Y al mismo tiempo, conforme se acerca la medianoche, estamos deseosos de un próspero y venturoso Año Nuevo, como rezaban los antiguos calendarios que entregaban los establecimientos comerciales a sus clientes.
Un mejor año aunque sea, pensamos resignados para nuestros adentros los peruanos acostumbrados, por lo menos en el plano político, a que cada año sea peor que el anterior.
El Año Nuevo es, pues, una de nuestras tantas ritualidades colectivas pero que destaca especialmente por esa esperanza (ilógica) que le ponemos todos a lo venidero, al hecho de que apenas den las doce de la noche todo será diferente; no solo porque deseamos que se cumpla nuestro deseo de un mejor año, sino también por las diversas promesas que nos hacemos para emprender el cambio en nosotros y nuestras vidas.

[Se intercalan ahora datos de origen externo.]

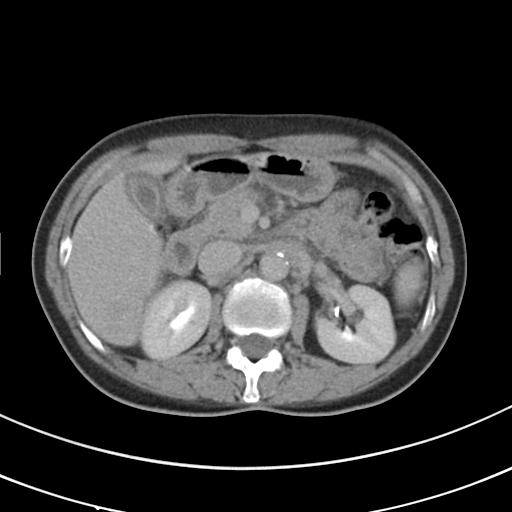
Clinical context: Multiphase abdominal CT, liver, delayed phase. Patient: female, age 50.

Ya sabemos, sin embargo, que todo se diluye en los días y semanas siguientes, cuando volvemos a la rutina y a los pretextos de siempre para justificar que no hagamos, lo que entre brindis y brindis, reunión y reunión, nos habíamos prometido en todo orden de cosas.
Que el 2023 sea el año en que todos cumplamos, con determinación y perseverancia, aunque sea algunas de nuestras promesas. Tal vez así, en la sumatoria de promesas individuales cumplidas, logremos tener un mejor año colectivo.
Obviamente, nada sería mejor que esas promesas individuales incluyan ser mejores ciudadanos, capaces de tomar decisiones informadas y de estar comprometidos con la defensa del estado de derecho, la justicia social y la democracia.
Porque no es posible el bienestar individual si no apostamos por el bienestar colectivo. No somos islas sino un gran archipiélago humano que necesita establecer más modos de conexión para seguir a flote.